Her head began to fiercely ache. The stiff paper covering wasn't sticky, so none of the nitroglycerine could have leaked through, but Nolan mustn't find out that she had discovered them. Putting the sticks back, she carefully refitted the lid, but couldn't remember exactly how it had been and had to hunt for the nail holes.

The lid had been banged on, then, with the heel of a hand—the nails had been loose. Yes, yes, that's how it had been. But she couldn't do that, not with her hand.

Finding a bit of wood, she wrapped it in a sleeve and gently tapped the nails back in so that the lid was still loose and could easily be pried off.

One thing seemed all but certain. Since Fay Darcy and Nolan had been busy up here, they might not know she had buried those six sticks in the garden, yet she hadn't heard them when she'd first come to get the spade, only when she'd brought it back, a worry.

‘Fay would have had to keep watch while Nolan hid things here,' she muttered to herself. They'd been on the run from Parker's, with Jimmy probably close on their tail, but if Fay had seen her up to something, was she now planning to ask her about it later?

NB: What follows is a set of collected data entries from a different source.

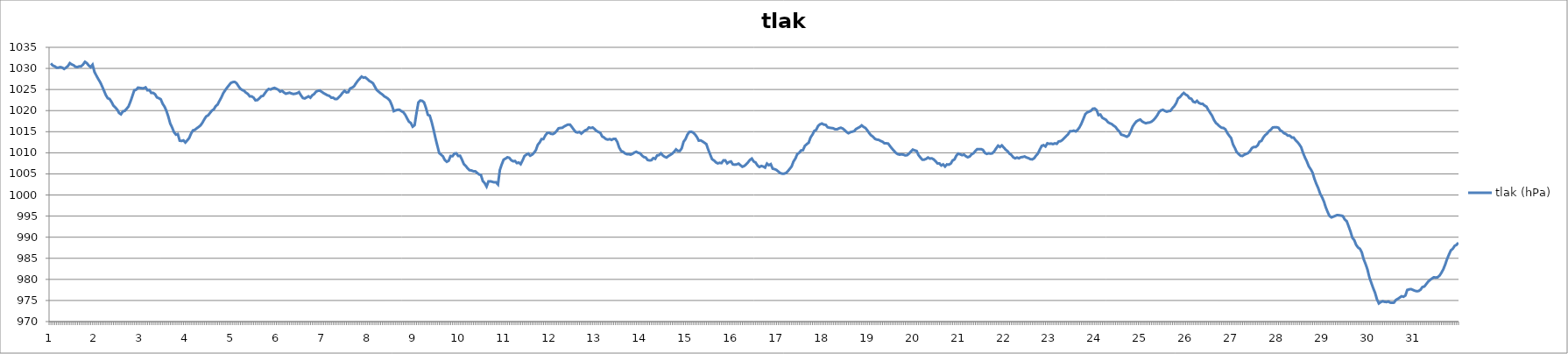
| Category | tlak (hPa) |
|---|---|
| 0 | 1031.19 |
| 1 | 1030.69 |
| 2 | 1030.5 |
| 3 | 1030.19 |
| 4 | 1030.19 |
| 5 | 1030.31 |
| 6 | 1030.19 |
| 7 | 1029.88 |
| 8 | 1030.19 |
| 9 | 1030.56 |
| 10 | 1031.25 |
| 11 | 1030.94 |
| 12 | 1030.75 |
| 13 | 1030.38 |
| 14 | 1030.31 |
| 15 | 1030.5 |
| 16 | 1030.5 |
| 17 | 1030.94 |
| 18 | 1031.56 |
| 19 | 1031.25 |
| 20 | 1030.69 |
| 21 | 1030.31 |
| 22 | 1030.88 |
| 23 | 1029.19 |
| 24 | 1028.31 |
| 25 | 1027.5 |
| 26 | 1026.75 |
| 27 | 1025.81 |
| 28 | 1024.75 |
| 29 | 1023.69 |
| 30 | 1022.94 |
| 31 | 1022.75 |
| 32 | 1022.06 |
| 33 | 1021.19 |
| 34 | 1020.75 |
| 35 | 1020.25 |
| 36 | 1019.44 |
| 37 | 1019.13 |
| 38 | 1019.81 |
| 39 | 1019.94 |
| 40 | 1020.44 |
| 41 | 1021 |
| 42 | 1022.13 |
| 43 | 1023.44 |
| 44 | 1024.81 |
| 45 | 1024.94 |
| 46 | 1025.44 |
| 47 | 1025.38 |
| 48 | 1025.31 |
| 49 | 1025.31 |
| 50 | 1025.5 |
| 51 | 1024.81 |
| 52 | 1024.88 |
| 53 | 1024.19 |
| 54 | 1024.19 |
| 55 | 1023.88 |
| 56 | 1023.13 |
| 57 | 1022.94 |
| 58 | 1022.69 |
| 59 | 1021.63 |
| 60 | 1020.94 |
| 61 | 1019.94 |
| 62 | 1018.56 |
| 63 | 1016.94 |
| 64 | 1016 |
| 65 | 1014.88 |
| 66 | 1014.31 |
| 67 | 1014.44 |
| 68 | 1012.88 |
| 69 | 1012.81 |
| 70 | 1012.94 |
| 71 | 1012.44 |
| 72 | 1012.94 |
| 73 | 1013.5 |
| 74 | 1014.56 |
| 75 | 1015.31 |
| 76 | 1015.44 |
| 77 | 1015.81 |
| 78 | 1016.13 |
| 79 | 1016.5 |
| 80 | 1017.13 |
| 81 | 1017.94 |
| 82 | 1018.63 |
| 83 | 1018.88 |
| 84 | 1019.44 |
| 85 | 1020 |
| 86 | 1020.31 |
| 87 | 1021.06 |
| 88 | 1021.44 |
| 89 | 1022.31 |
| 90 | 1023.13 |
| 91 | 1024.13 |
| 92 | 1024.81 |
| 93 | 1025.44 |
| 94 | 1026 |
| 95 | 1026.56 |
| 96 | 1026.75 |
| 97 | 1026.81 |
| 98 | 1026.5 |
| 99 | 1025.81 |
| 100 | 1025.19 |
| 101 | 1024.88 |
| 102 | 1024.69 |
| 103 | 1024.25 |
| 104 | 1023.94 |
| 105 | 1023.38 |
| 106 | 1023.38 |
| 107 | 1023.06 |
| 108 | 1022.44 |
| 109 | 1022.5 |
| 110 | 1022.88 |
| 111 | 1023.38 |
| 112 | 1023.5 |
| 113 | 1024.13 |
| 114 | 1024.75 |
| 115 | 1025.13 |
| 116 | 1025 |
| 117 | 1025.25 |
| 118 | 1025.38 |
| 119 | 1025.19 |
| 120 | 1024.94 |
| 121 | 1024.5 |
| 122 | 1024.69 |
| 123 | 1024.31 |
| 124 | 1024 |
| 125 | 1024.13 |
| 126 | 1024.25 |
| 127 | 1024.06 |
| 128 | 1023.94 |
| 129 | 1024 |
| 130 | 1024.13 |
| 131 | 1024.38 |
| 132 | 1023.63 |
| 133 | 1023 |
| 134 | 1022.88 |
| 135 | 1023.13 |
| 136 | 1023.38 |
| 137 | 1023.06 |
| 138 | 1023.63 |
| 139 | 1023.94 |
| 140 | 1024.5 |
| 141 | 1024.69 |
| 142 | 1024.75 |
| 143 | 1024.44 |
| 144 | 1024.13 |
| 145 | 1023.88 |
| 146 | 1023.63 |
| 147 | 1023.5 |
| 148 | 1023.06 |
| 149 | 1023.06 |
| 150 | 1022.75 |
| 151 | 1022.75 |
| 152 | 1023.19 |
| 153 | 1023.63 |
| 154 | 1024.25 |
| 155 | 1024.69 |
| 156 | 1024.31 |
| 157 | 1024.38 |
| 158 | 1025.25 |
| 159 | 1025.44 |
| 160 | 1025.75 |
| 161 | 1026.44 |
| 162 | 1027.06 |
| 163 | 1027.56 |
| 164 | 1028.06 |
| 165 | 1027.81 |
| 166 | 1027.88 |
| 167 | 1027.5 |
| 168 | 1027.06 |
| 169 | 1026.81 |
| 170 | 1026.5 |
| 171 | 1025.69 |
| 172 | 1024.88 |
| 173 | 1024.5 |
| 174 | 1024.13 |
| 175 | 1023.81 |
| 176 | 1023.38 |
| 177 | 1023.13 |
| 178 | 1022.81 |
| 179 | 1022.31 |
| 180 | 1021.25 |
| 181 | 1019.88 |
| 182 | 1020.06 |
| 183 | 1020.19 |
| 184 | 1020.19 |
| 185 | 1019.88 |
| 186 | 1019.63 |
| 187 | 1019.06 |
| 188 | 1018.19 |
| 189 | 1017.38 |
| 190 | 1017.06 |
| 191 | 1016.19 |
| 192 | 1016.56 |
| 193 | 1019.44 |
| 194 | 1021.94 |
| 195 | 1022.38 |
| 196 | 1022.31 |
| 197 | 1021.94 |
| 198 | 1020.63 |
| 199 | 1019 |
| 200 | 1018.81 |
| 201 | 1017.31 |
| 202 | 1015.5 |
| 203 | 1013.5 |
| 204 | 1011.69 |
| 205 | 1009.94 |
| 206 | 1009.56 |
| 207 | 1009.13 |
| 208 | 1008.25 |
| 209 | 1007.88 |
| 210 | 1008.13 |
| 211 | 1009.25 |
| 212 | 1009.19 |
| 213 | 1009.81 |
| 214 | 1009.88 |
| 215 | 1009.25 |
| 216 | 1009.31 |
| 217 | 1008.38 |
| 218 | 1007.31 |
| 219 | 1006.88 |
| 220 | 1006.31 |
| 221 | 1005.88 |
| 222 | 1005.81 |
| 223 | 1005.63 |
| 224 | 1005.63 |
| 225 | 1005.25 |
| 226 | 1004.88 |
| 227 | 1004.75 |
| 228 | 1003.31 |
| 229 | 1002.81 |
| 230 | 1002 |
| 231 | 1003.25 |
| 232 | 1003.25 |
| 233 | 1003.13 |
| 234 | 1003 |
| 235 | 1003 |
| 236 | 1002.5 |
| 237 | 1005.94 |
| 238 | 1007.25 |
| 239 | 1008.38 |
| 240 | 1008.63 |
| 241 | 1008.94 |
| 242 | 1008.81 |
| 243 | 1008.25 |
| 244 | 1008 |
| 245 | 1008.06 |
| 246 | 1007.56 |
| 247 | 1007.69 |
| 248 | 1007.31 |
| 249 | 1008.19 |
| 250 | 1009.25 |
| 251 | 1009.56 |
| 252 | 1009.81 |
| 253 | 1009.31 |
| 254 | 1009.56 |
| 255 | 1010 |
| 256 | 1010.63 |
| 257 | 1011.88 |
| 258 | 1012.44 |
| 259 | 1013.25 |
| 260 | 1013.25 |
| 261 | 1014.13 |
| 262 | 1014.69 |
| 263 | 1014.75 |
| 264 | 1014.5 |
| 265 | 1014.44 |
| 266 | 1014.69 |
| 267 | 1015.19 |
| 268 | 1015.81 |
| 269 | 1015.88 |
| 270 | 1015.94 |
| 271 | 1016.25 |
| 272 | 1016.5 |
| 273 | 1016.69 |
| 274 | 1016.69 |
| 275 | 1016.13 |
| 276 | 1015.5 |
| 277 | 1014.94 |
| 278 | 1014.81 |
| 279 | 1014.94 |
| 280 | 1014.56 |
| 281 | 1014.94 |
| 282 | 1015.31 |
| 283 | 1015.5 |
| 284 | 1016 |
| 285 | 1015.88 |
| 286 | 1016 |
| 287 | 1015.63 |
| 288 | 1015.19 |
| 289 | 1014.94 |
| 290 | 1014.75 |
| 291 | 1013.88 |
| 292 | 1013.63 |
| 293 | 1013.25 |
| 294 | 1013.13 |
| 295 | 1013.25 |
| 296 | 1013.06 |
| 297 | 1013.31 |
| 298 | 1013.31 |
| 299 | 1012.56 |
| 300 | 1011.25 |
| 301 | 1010.44 |
| 302 | 1010.25 |
| 303 | 1009.88 |
| 304 | 1009.69 |
| 305 | 1009.69 |
| 306 | 1009.56 |
| 307 | 1009.75 |
| 308 | 1010.06 |
| 309 | 1010.25 |
| 310 | 1010 |
| 311 | 1009.88 |
| 312 | 1009.38 |
| 313 | 1009 |
| 314 | 1008.88 |
| 315 | 1008.31 |
| 316 | 1008.19 |
| 317 | 1008.25 |
| 318 | 1008.75 |
| 319 | 1008.56 |
| 320 | 1009.38 |
| 321 | 1009.44 |
| 322 | 1009.88 |
| 323 | 1009.38 |
| 324 | 1009.06 |
| 325 | 1008.88 |
| 326 | 1009.25 |
| 327 | 1009.5 |
| 328 | 1009.81 |
| 329 | 1010.25 |
| 330 | 1010.81 |
| 331 | 1010.44 |
| 332 | 1010.44 |
| 333 | 1011.06 |
| 334 | 1012.63 |
| 335 | 1013.25 |
| 336 | 1014.31 |
| 337 | 1014.94 |
| 338 | 1015 |
| 339 | 1014.81 |
| 340 | 1014.38 |
| 341 | 1013.75 |
| 342 | 1012.88 |
| 343 | 1012.94 |
| 344 | 1012.69 |
| 345 | 1012.38 |
| 346 | 1012.06 |
| 347 | 1010.75 |
| 348 | 1009.63 |
| 349 | 1008.5 |
| 350 | 1008.19 |
| 351 | 1007.75 |
| 352 | 1007.5 |
| 353 | 1007.63 |
| 354 | 1007.56 |
| 355 | 1008.19 |
| 356 | 1008.19 |
| 357 | 1007.5 |
| 358 | 1007.81 |
| 359 | 1007.94 |
| 360 | 1007.25 |
| 361 | 1007.19 |
| 362 | 1007.25 |
| 363 | 1007.44 |
| 364 | 1007.06 |
| 365 | 1006.69 |
| 366 | 1006.88 |
| 367 | 1007.25 |
| 368 | 1007.75 |
| 369 | 1008.31 |
| 370 | 1008.63 |
| 371 | 1007.94 |
| 372 | 1007.69 |
| 373 | 1007 |
| 374 | 1006.63 |
| 375 | 1006.88 |
| 376 | 1006.75 |
| 377 | 1006.5 |
| 378 | 1007.44 |
| 379 | 1007.06 |
| 380 | 1007.31 |
| 381 | 1006.25 |
| 382 | 1006.13 |
| 383 | 1005.94 |
| 384 | 1005.56 |
| 385 | 1005.19 |
| 386 | 1005.06 |
| 387 | 1005.06 |
| 388 | 1005.19 |
| 389 | 1005.63 |
| 390 | 1006.19 |
| 391 | 1006.75 |
| 392 | 1007.94 |
| 393 | 1008.63 |
| 394 | 1009.69 |
| 395 | 1010 |
| 396 | 1010.56 |
| 397 | 1010.63 |
| 398 | 1011.63 |
| 399 | 1012.06 |
| 400 | 1012.38 |
| 401 | 1013.63 |
| 402 | 1014.31 |
| 403 | 1015.19 |
| 404 | 1015.44 |
| 405 | 1016.38 |
| 406 | 1016.75 |
| 407 | 1016.94 |
| 408 | 1016.69 |
| 409 | 1016.63 |
| 410 | 1016.06 |
| 411 | 1015.94 |
| 412 | 1015.88 |
| 413 | 1015.81 |
| 414 | 1015.56 |
| 415 | 1015.56 |
| 416 | 1015.81 |
| 417 | 1015.94 |
| 418 | 1015.75 |
| 419 | 1015.38 |
| 420 | 1014.94 |
| 421 | 1014.63 |
| 422 | 1014.88 |
| 423 | 1015 |
| 424 | 1015.13 |
| 425 | 1015.63 |
| 426 | 1015.88 |
| 427 | 1016.13 |
| 428 | 1016.5 |
| 429 | 1016.13 |
| 430 | 1015.88 |
| 431 | 1015.31 |
| 432 | 1014.63 |
| 433 | 1014.13 |
| 434 | 1013.81 |
| 435 | 1013.31 |
| 436 | 1013.13 |
| 437 | 1013.06 |
| 438 | 1012.81 |
| 439 | 1012.63 |
| 440 | 1012.25 |
| 441 | 1012.25 |
| 442 | 1012.19 |
| 443 | 1011.56 |
| 444 | 1011 |
| 445 | 1010.5 |
| 446 | 1010 |
| 447 | 1009.69 |
| 448 | 1009.56 |
| 449 | 1009.63 |
| 450 | 1009.56 |
| 451 | 1009.38 |
| 452 | 1009.44 |
| 453 | 1009.81 |
| 454 | 1010.31 |
| 455 | 1010.75 |
| 456 | 1010.56 |
| 457 | 1010.44 |
| 458 | 1009.44 |
| 459 | 1008.88 |
| 460 | 1008.38 |
| 461 | 1008.38 |
| 462 | 1008.56 |
| 463 | 1008.88 |
| 464 | 1008.63 |
| 465 | 1008.69 |
| 466 | 1008.44 |
| 467 | 1008 |
| 468 | 1007.5 |
| 469 | 1007.5 |
| 470 | 1007 |
| 471 | 1007.25 |
| 472 | 1006.75 |
| 473 | 1007.25 |
| 474 | 1007.19 |
| 475 | 1007.44 |
| 476 | 1008.19 |
| 477 | 1008.44 |
| 478 | 1009.38 |
| 479 | 1009.81 |
| 480 | 1009.63 |
| 481 | 1009.44 |
| 482 | 1009.56 |
| 483 | 1009.19 |
| 484 | 1008.94 |
| 485 | 1009.13 |
| 486 | 1009.63 |
| 487 | 1009.88 |
| 488 | 1010.44 |
| 489 | 1010.88 |
| 490 | 1010.88 |
| 491 | 1010.88 |
| 492 | 1010.69 |
| 493 | 1010 |
| 494 | 1009.75 |
| 495 | 1009.88 |
| 496 | 1009.81 |
| 497 | 1009.88 |
| 498 | 1010.38 |
| 499 | 1011.06 |
| 500 | 1011.69 |
| 501 | 1011.38 |
| 502 | 1011.75 |
| 503 | 1011.25 |
| 504 | 1010.75 |
| 505 | 1010.38 |
| 506 | 1009.81 |
| 507 | 1009.5 |
| 508 | 1008.94 |
| 509 | 1008.69 |
| 510 | 1008.88 |
| 511 | 1008.69 |
| 512 | 1008.94 |
| 513 | 1009 |
| 514 | 1009.13 |
| 515 | 1008.88 |
| 516 | 1008.75 |
| 517 | 1008.5 |
| 518 | 1008.44 |
| 519 | 1008.69 |
| 520 | 1009.31 |
| 521 | 1009.81 |
| 522 | 1010.75 |
| 523 | 1011.63 |
| 524 | 1011.81 |
| 525 | 1011.5 |
| 526 | 1012.25 |
| 527 | 1012.13 |
| 528 | 1012.19 |
| 529 | 1012.06 |
| 530 | 1012.25 |
| 531 | 1012.13 |
| 532 | 1012.69 |
| 533 | 1012.75 |
| 534 | 1013.06 |
| 535 | 1013.5 |
| 536 | 1014 |
| 537 | 1014.44 |
| 538 | 1015.13 |
| 539 | 1015.13 |
| 540 | 1015.25 |
| 541 | 1015.06 |
| 542 | 1015.44 |
| 543 | 1016.06 |
| 544 | 1016.94 |
| 545 | 1018 |
| 546 | 1019.13 |
| 547 | 1019.56 |
| 548 | 1019.75 |
| 549 | 1019.94 |
| 550 | 1020.44 |
| 551 | 1020.5 |
| 552 | 1020.13 |
| 553 | 1018.94 |
| 554 | 1019.06 |
| 555 | 1018.31 |
| 556 | 1018.06 |
| 557 | 1017.81 |
| 558 | 1017.25 |
| 559 | 1017 |
| 560 | 1016.81 |
| 561 | 1016.44 |
| 562 | 1016.13 |
| 563 | 1015.5 |
| 564 | 1015.06 |
| 565 | 1014.31 |
| 566 | 1014.19 |
| 567 | 1014 |
| 568 | 1013.81 |
| 569 | 1014.13 |
| 570 | 1015.06 |
| 571 | 1016.19 |
| 572 | 1016.88 |
| 573 | 1017.44 |
| 574 | 1017.69 |
| 575 | 1017.88 |
| 576 | 1017.44 |
| 577 | 1017.19 |
| 578 | 1017 |
| 579 | 1017.13 |
| 580 | 1017.19 |
| 581 | 1017.38 |
| 582 | 1017.75 |
| 583 | 1018.25 |
| 584 | 1018.88 |
| 585 | 1019.69 |
| 586 | 1020.06 |
| 587 | 1020.19 |
| 588 | 1019.94 |
| 589 | 1019.75 |
| 590 | 1019.88 |
| 591 | 1019.94 |
| 592 | 1020.56 |
| 593 | 1021.06 |
| 594 | 1021.75 |
| 595 | 1022.88 |
| 596 | 1023.19 |
| 597 | 1023.75 |
| 598 | 1024.19 |
| 599 | 1023.81 |
| 600 | 1023.56 |
| 601 | 1022.94 |
| 602 | 1022.81 |
| 603 | 1022.13 |
| 604 | 1021.94 |
| 605 | 1022.31 |
| 606 | 1021.81 |
| 607 | 1021.63 |
| 608 | 1021.63 |
| 609 | 1021.19 |
| 610 | 1020.94 |
| 611 | 1020.13 |
| 612 | 1019.44 |
| 613 | 1018.75 |
| 614 | 1017.75 |
| 615 | 1017.06 |
| 616 | 1016.69 |
| 617 | 1016.25 |
| 618 | 1015.94 |
| 619 | 1015.88 |
| 620 | 1015.56 |
| 621 | 1014.69 |
| 622 | 1014.06 |
| 623 | 1013.5 |
| 624 | 1012 |
| 625 | 1011.13 |
| 626 | 1010.13 |
| 627 | 1009.69 |
| 628 | 1009.31 |
| 629 | 1009.25 |
| 630 | 1009.56 |
| 631 | 1009.75 |
| 632 | 1009.94 |
| 633 | 1010.44 |
| 634 | 1011.13 |
| 635 | 1011.38 |
| 636 | 1011.38 |
| 637 | 1011.75 |
| 638 | 1012.63 |
| 639 | 1012.81 |
| 640 | 1013.63 |
| 641 | 1014.19 |
| 642 | 1014.56 |
| 643 | 1015.13 |
| 644 | 1015.5 |
| 645 | 1016 |
| 646 | 1016.06 |
| 647 | 1016.06 |
| 648 | 1015.94 |
| 649 | 1015.31 |
| 650 | 1015.06 |
| 651 | 1014.63 |
| 652 | 1014.44 |
| 653 | 1014.06 |
| 654 | 1014.06 |
| 655 | 1013.63 |
| 656 | 1013.63 |
| 657 | 1013 |
| 658 | 1012.56 |
| 659 | 1012 |
| 660 | 1011.31 |
| 661 | 1009.94 |
| 662 | 1008.88 |
| 663 | 1007.94 |
| 664 | 1006.81 |
| 665 | 1006.13 |
| 666 | 1005.31 |
| 667 | 1003.81 |
| 668 | 1002.63 |
| 669 | 1001.63 |
| 670 | 1000.31 |
| 671 | 999.5 |
| 672 | 998.44 |
| 673 | 997.06 |
| 674 | 995.94 |
| 675 | 995 |
| 676 | 994.69 |
| 677 | 994.88 |
| 678 | 995.06 |
| 679 | 995.25 |
| 680 | 995.19 |
| 681 | 995.13 |
| 682 | 995 |
| 683 | 994.19 |
| 684 | 993.81 |
| 685 | 992.63 |
| 686 | 991.38 |
| 687 | 989.88 |
| 688 | 989.31 |
| 689 | 988.19 |
| 690 | 987.56 |
| 691 | 987.25 |
| 692 | 986.38 |
| 693 | 984.75 |
| 694 | 983.63 |
| 695 | 982.31 |
| 696 | 980.5 |
| 697 | 979.19 |
| 698 | 977.94 |
| 699 | 976.81 |
| 700 | 975.25 |
| 701 | 974.31 |
| 702 | 974.63 |
| 703 | 974.81 |
| 704 | 974.69 |
| 705 | 974.63 |
| 706 | 974.75 |
| 707 | 974.5 |
| 708 | 974.44 |
| 709 | 974.5 |
| 710 | 975.13 |
| 711 | 975.38 |
| 712 | 975.69 |
| 713 | 976 |
| 714 | 975.88 |
| 715 | 976.19 |
| 716 | 977.5 |
| 717 | 977.63 |
| 718 | 977.69 |
| 719 | 977.5 |
| 720 | 977.31 |
| 721 | 977.19 |
| 722 | 977.25 |
| 723 | 977.56 |
| 724 | 978.19 |
| 725 | 978.31 |
| 726 | 978.88 |
| 727 | 979.44 |
| 728 | 979.88 |
| 729 | 980.19 |
| 730 | 980.5 |
| 731 | 980.44 |
| 732 | 980.5 |
| 733 | 980.88 |
| 734 | 981.56 |
| 735 | 982.38 |
| 736 | 983.5 |
| 737 | 984.81 |
| 738 | 985.88 |
| 739 | 986.88 |
| 740 | 987.25 |
| 741 | 987.94 |
| 742 | 988.19 |
| 743 | 988.69 |

Knowing that she shouldn't, that they might well have counted the blasting caps but that there could be more than they'd ever need, Mary crawled over to the sacks.

The blasting caps were of two types just as Parker had said—pencil-thick cylinders an inch and a half long and of either aluminium or of copper. The type for the black-powder fuse was of aluminium and had a hole in one end into which the fuse was inserted. A row of tiny dents encircled the metal where the crimper was to be squeezed to bend the metal in and hold the fuse securely.

The copper fuses had two brown-covered electrical wires protruding from one end. The wires for each cap were looped over several times and secured with tape. Delays were of thirty ms, whatever that meant. It was dangerous to handle them, or so the labelling on the packets stated, but how many would she need and would they be missed?